Not long afterward, the Utah Fuel Company brought in a train car full of strikebreakers from Colorado, and miners set up an ambush around the tunnel between Castle Gate and the neighboring mining town of Standardsville. Company guard Arthur Webb had volunteered to shovel coal into the engine to keep the train going. When the train passed by the ambush site, the strikebreakers and the miners exchanged fire; one miner was hit in the shoulder, and Webb was killed. The death of Arthur Webb settled the score of John Htenakis as far as the miners were concerned, but it prompted the governor of Utah to call in the National Guard and establish martial law. The miners’ guns were confiscated, and machine guns were positioned above the strikers’ tent villages. At ten o’clock, the miners were ordered to extinguish all their lamps, and the darkness of the canyons of central Utah was cut only by searchlights sweeping over the tent cities through the night.

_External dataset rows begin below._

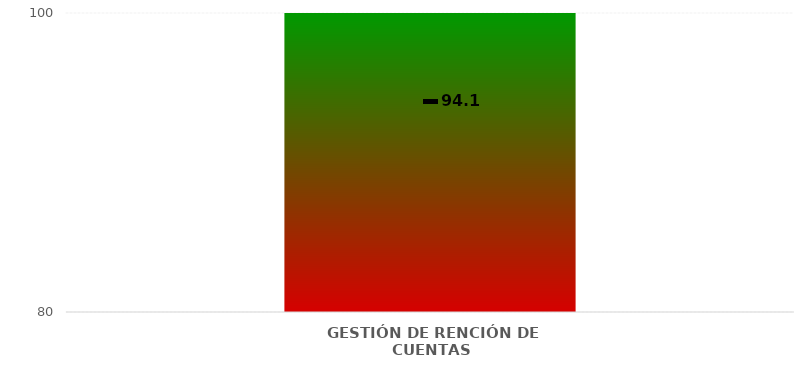
| Category | Niveles |
|---|---|
| GESTIÓN DE RENCIÓN DE CUENTAS | 100 |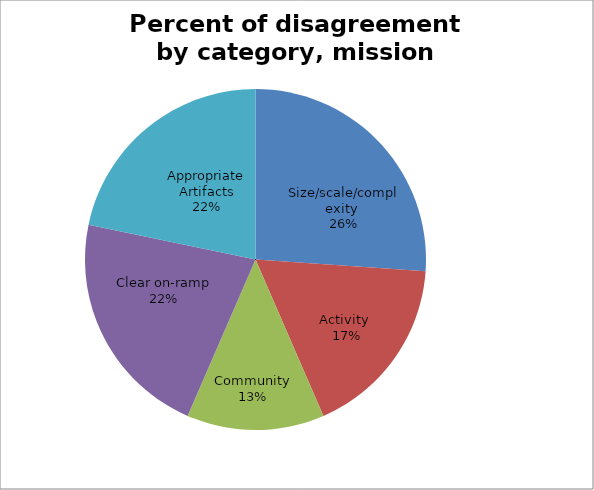
| Category | Percent of disagreement by category, mission critical |
|---|---|
| Size/scale/complexity  | 6 |
| Activity  | 4 |
| Community | 3 |
| Clear on-ramp | 5 |
| Appropriate Artifacts | 5 |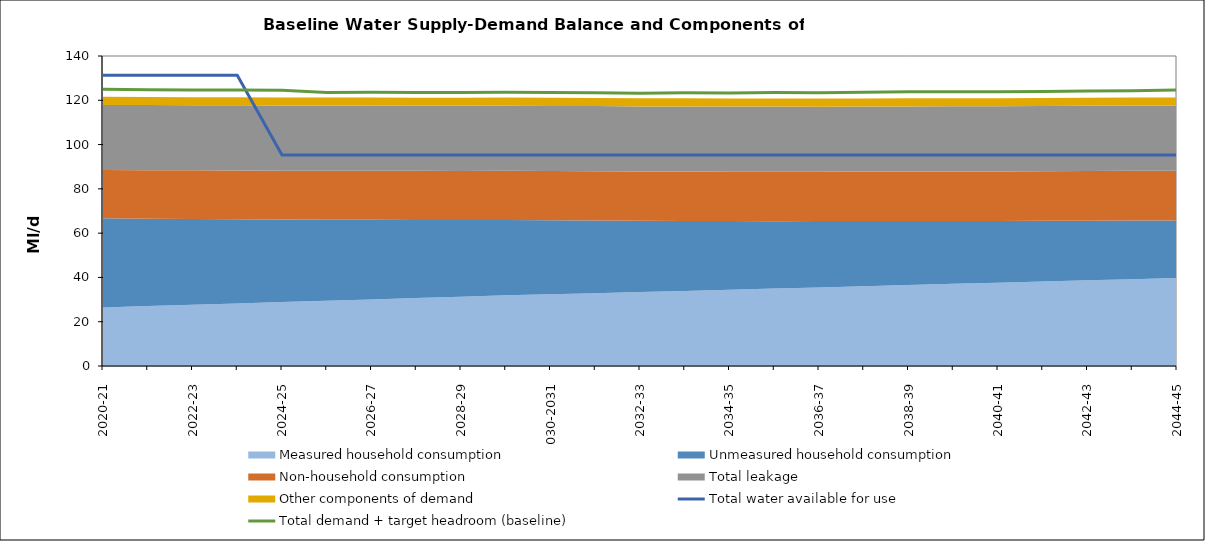
| Category | Total water available for use | Total demand + target headroom (baseline) |
|---|---|---|
| 0 | 131.269 | 125.031 |
| 1 | 131.269 | 124.794 |
| 2 | 131.269 | 124.681 |
| 3 | 131.269 | 124.59 |
| 4 | 95.269 | 124.58 |
| 5 | 95.269 | 123.547 |
| 6 | 95.269 | 123.588 |
| 7 | 95.269 | 123.567 |
| 8 | 95.269 | 123.507 |
| 9 | 95.269 | 123.577 |
| 10 | 95.269 | 123.488 |
| 11 | 95.269 | 123.447 |
| 12 | 95.269 | 123.207 |
| 13 | 95.269 | 123.383 |
| 14 | 95.269 | 123.324 |
| 15 | 95.269 | 123.493 |
| 16 | 95.269 | 123.458 |
| 17 | 95.269 | 123.662 |
| 18 | 95.269 | 123.87 |
| 19 | 95.269 | 123.866 |
| 20 | 95.269 | 123.838 |
| 21 | 95.269 | 123.936 |
| 22 | 95.269 | 124.157 |
| 23 | 95.269 | 124.302 |
| 24 | 95.269 | 124.604 |

My grandfather Robert remembers these times vividly. He was a boy of four, but the general air of agitation terrorized his early memories. In his personal history he writes: “One does not easily forget the probing searchlight, which turned my bedroom into garish day many times at night during the strikes at the mine. My father told us honestly (he answered all our questions honestly) that the company was afraid someone might set fire to our house, but that we really had nothing to worry about because the strikers were our friends and neighbors.”

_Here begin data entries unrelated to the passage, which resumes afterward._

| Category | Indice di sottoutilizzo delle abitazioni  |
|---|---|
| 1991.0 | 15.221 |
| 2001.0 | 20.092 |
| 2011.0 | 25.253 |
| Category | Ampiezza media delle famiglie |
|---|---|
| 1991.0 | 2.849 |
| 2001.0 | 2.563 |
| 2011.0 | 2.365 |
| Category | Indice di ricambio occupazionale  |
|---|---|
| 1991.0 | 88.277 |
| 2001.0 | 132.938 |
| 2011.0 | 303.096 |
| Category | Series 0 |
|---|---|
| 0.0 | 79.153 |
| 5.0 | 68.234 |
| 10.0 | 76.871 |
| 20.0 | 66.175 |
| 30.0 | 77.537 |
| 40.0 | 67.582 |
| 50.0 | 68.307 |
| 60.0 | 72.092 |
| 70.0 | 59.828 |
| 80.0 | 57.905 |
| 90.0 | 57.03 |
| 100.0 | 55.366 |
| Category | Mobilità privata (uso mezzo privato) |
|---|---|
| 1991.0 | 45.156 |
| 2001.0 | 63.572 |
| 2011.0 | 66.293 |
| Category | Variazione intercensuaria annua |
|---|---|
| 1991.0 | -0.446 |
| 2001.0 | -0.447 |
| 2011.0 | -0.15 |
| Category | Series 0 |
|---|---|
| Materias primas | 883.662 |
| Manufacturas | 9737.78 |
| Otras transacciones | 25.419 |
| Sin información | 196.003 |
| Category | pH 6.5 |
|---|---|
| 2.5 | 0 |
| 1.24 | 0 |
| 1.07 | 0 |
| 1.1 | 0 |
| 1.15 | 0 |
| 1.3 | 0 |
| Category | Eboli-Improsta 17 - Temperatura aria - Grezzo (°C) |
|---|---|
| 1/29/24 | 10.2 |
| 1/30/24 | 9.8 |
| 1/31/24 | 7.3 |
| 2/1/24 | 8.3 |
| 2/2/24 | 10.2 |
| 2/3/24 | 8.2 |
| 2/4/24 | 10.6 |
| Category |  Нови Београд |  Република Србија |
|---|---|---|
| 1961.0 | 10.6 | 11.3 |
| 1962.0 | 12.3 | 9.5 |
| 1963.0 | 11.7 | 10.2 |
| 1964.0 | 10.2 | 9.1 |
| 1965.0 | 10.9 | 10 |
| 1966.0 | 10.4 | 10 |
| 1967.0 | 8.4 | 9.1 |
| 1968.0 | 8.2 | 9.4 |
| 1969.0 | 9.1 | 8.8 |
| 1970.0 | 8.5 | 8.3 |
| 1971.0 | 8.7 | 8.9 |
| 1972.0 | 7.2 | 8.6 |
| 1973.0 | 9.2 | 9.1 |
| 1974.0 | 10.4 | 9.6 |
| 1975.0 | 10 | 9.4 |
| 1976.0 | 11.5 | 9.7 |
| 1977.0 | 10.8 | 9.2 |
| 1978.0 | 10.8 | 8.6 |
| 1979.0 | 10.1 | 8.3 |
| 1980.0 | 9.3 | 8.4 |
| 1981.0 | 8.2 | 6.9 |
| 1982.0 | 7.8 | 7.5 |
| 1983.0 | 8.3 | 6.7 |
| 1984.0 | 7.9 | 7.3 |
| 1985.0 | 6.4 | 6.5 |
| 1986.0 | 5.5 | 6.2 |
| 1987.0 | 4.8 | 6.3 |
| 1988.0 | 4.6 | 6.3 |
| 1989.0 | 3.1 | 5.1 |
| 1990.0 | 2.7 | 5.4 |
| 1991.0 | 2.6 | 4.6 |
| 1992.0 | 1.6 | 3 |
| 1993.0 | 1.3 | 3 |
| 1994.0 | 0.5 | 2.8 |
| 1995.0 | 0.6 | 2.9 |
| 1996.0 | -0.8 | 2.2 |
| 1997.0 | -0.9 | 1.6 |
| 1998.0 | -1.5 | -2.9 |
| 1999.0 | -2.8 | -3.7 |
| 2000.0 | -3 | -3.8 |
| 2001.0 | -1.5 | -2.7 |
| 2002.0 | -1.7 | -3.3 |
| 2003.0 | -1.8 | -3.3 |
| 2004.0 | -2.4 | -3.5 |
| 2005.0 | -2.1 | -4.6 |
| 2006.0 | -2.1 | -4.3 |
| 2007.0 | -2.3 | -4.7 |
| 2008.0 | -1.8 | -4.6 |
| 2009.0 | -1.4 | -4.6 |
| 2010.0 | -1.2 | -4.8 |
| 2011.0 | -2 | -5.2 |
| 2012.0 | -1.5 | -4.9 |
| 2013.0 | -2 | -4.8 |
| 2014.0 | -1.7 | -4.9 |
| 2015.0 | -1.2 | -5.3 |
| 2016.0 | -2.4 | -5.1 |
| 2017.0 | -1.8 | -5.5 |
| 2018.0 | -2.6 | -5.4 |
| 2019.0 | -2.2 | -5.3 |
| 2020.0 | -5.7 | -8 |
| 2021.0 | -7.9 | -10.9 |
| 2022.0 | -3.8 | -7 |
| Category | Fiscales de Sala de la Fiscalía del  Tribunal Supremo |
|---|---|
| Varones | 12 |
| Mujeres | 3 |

As the foreman of the mine, Zeph was placed in the precarious position of being the company’s representative to the miners while he felt sympathetic to the workers’ cause. The company issued him a .38-caliber pistol for protection and insisted he’d need it.
Zeph laughed and said, “I think I had better go down and talk to the miners.”
“You can’t step into that tent city. They’ll kill you,” they countered.
Zeph drove down from Castle Gate two miles to the strikers’ camp, bringing his boys along for the ride. He walked out among the tents and talked to the people. Self-effacing and a patient listener, Zeph was a quiet man. He had worked his way up from the bottom, and the miners knew he was one of them. Although he had to maintain his loyalty to the company and had little sway over wages, he listened to the workers’ complaints. From inside the car, his sons likely watched the children of the striking miners chasing each other, making mischief out of boredom and rumbling bellies. In the end, the miners held their ground for five months, without work or pay, before the Utah Fuel Company gave in to their demands.
Bill was seven and Bobby was four. I don’t know if they stepped out of the car with their father. There were few amenities in the tent colonies. The human smell of bad sanitation, the noise, and the agitation must have terrified them. Zeph wouldn’t have brought the two boys just to spite the company, and even less to ensure his own safety; there must have been something he wanted his sons to understand. I suspect it might have been the fact that Zeph knew they were not destined for lives bound by coal—the family was not in the same desperate state financially as the striking miners. Maud had been a schoolteacher. The boys were bright and eager learners, and their mother kept their minds active. Bill became a chemist, Bobby a scholar, and Boyd, the youngest brother, a judge, but none forgot the mining camps of their early years.